Nesillerce paylaşılan bir hayranlığı yaratmayı başarmış olan böyle yazarlardan sonra ilk kez okuduğum bir yazar olan Claude Simon, benim okuma serüvenimde yepyeni bir koridor oluşturdu şimdi... Claude Simon'un Tramvay adlı kitabı yazı tarihinde hayranlık uyandırıcı tüm etkilerin sentezlendiğini sandığım bir kitap. Samih Rifat'ın çevirisiyle, Yapı Kredi Yayınları'ndan Nisan 2003 baskısıyla çıkmış.
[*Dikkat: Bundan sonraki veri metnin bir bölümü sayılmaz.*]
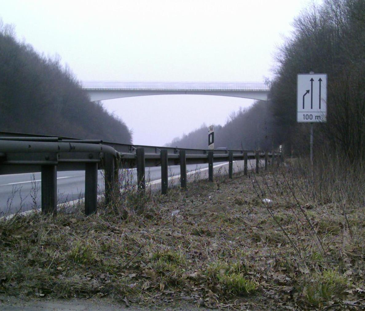 Das Bild zeigt den Hermannsweg, welcher die A1 am Leedener Berg nahe Tecklenburg in Form einer eindrucksvollen Bogenbrücke überquert. Von der Hermannsbrücke aus hat man einen wunderbaren Blick auf die A1 in den Höhen des Teutoburger Waldes.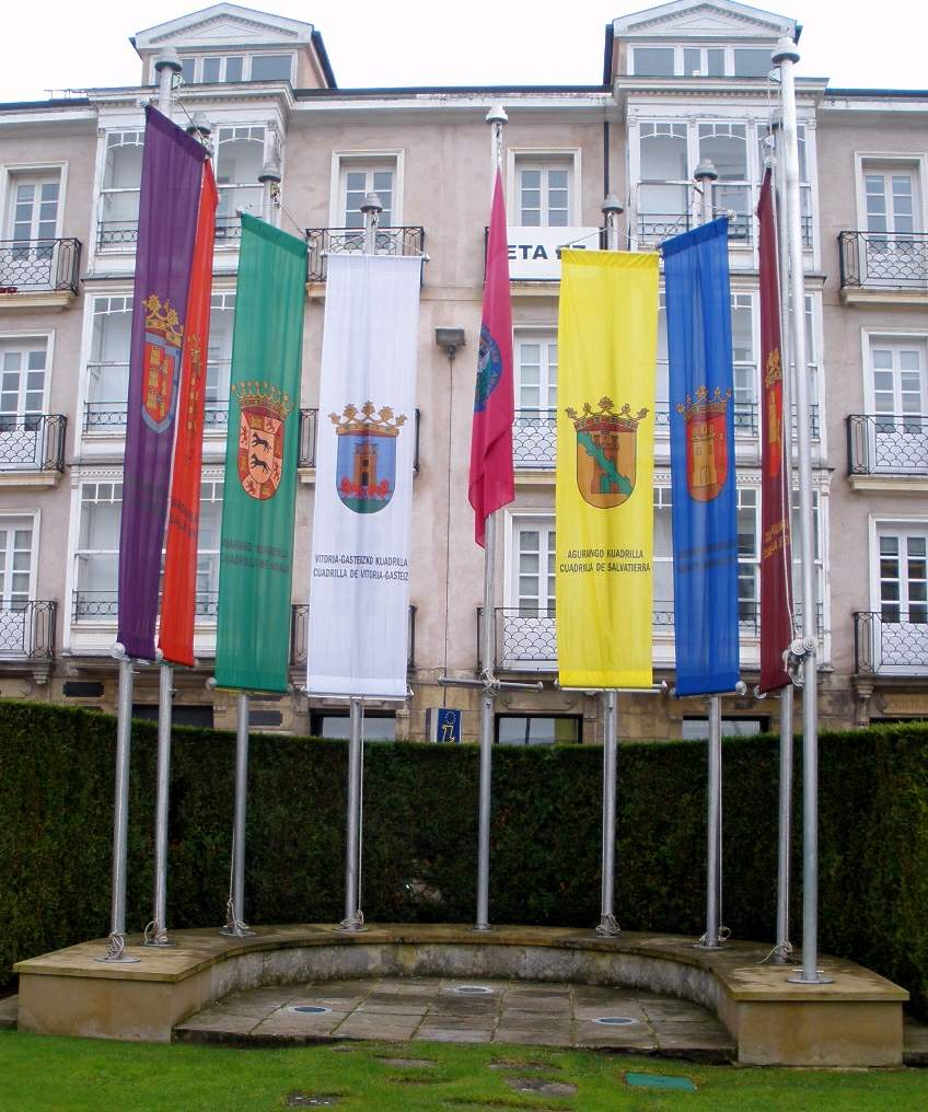 Diputación Foral de Álava, en Vitoria-Gasteiz

Claude Simon'un yarattığı farklardan biri, romandaki zaman kullanımıyla ilgili... Simon'un romanında zaman o mutlak sabitliğinden ve vazgeçilmez dizgisinden azat edilmiş. Elbette, zaman içinde geriye dönüşler yazı hayatı için yeni bir icat değil; en çok başvurulan, en eski tekniklerden biri. Hatta az önce bahsini ettiğim Marcel Proust'un romanında her şey; bir ucu çaya batırılarak yenen kekin kokusu, dokusu, tadı ve tüm bunların çağırmasıyla geri saran/ ileri çağrılan zamanla ( geçmiş, kaybolmuş sanılan zamanla ) ilgili. "Kozmik an" içinden - paylaşılmak üzere- ödünç alınmış bir zaman dilimiyle; üstelik oldukça okkalı bir dilimle...

Ancak, Tramvay'ın farkı şu ki, zamanın zikzaklarla dağıtılmış dizgisi okuyucuyu da dağıtıyor. Claude Simon zamanın geri ve ileri tuşlarına şaşırtan ve bir nedene bağlanılamayan bir özgürlük içinde basıyor. Suyun ispatlanmış med-cezir'i, zamana uyarlanmış sanki. Ama neye göre? Ayın değilse, yazarın momentine göre mi? Kurgulanmış bir serbest bilinç akışı içinde okuyucuya ilk önceleri "kopuk kopukmuş" gibi gelen fakat son nokta konulduğunda; kişilere, zamana, mekâna ve en çok da yazara dair külliyatlı bir birikim sunan değişik, ilginç bir kitap.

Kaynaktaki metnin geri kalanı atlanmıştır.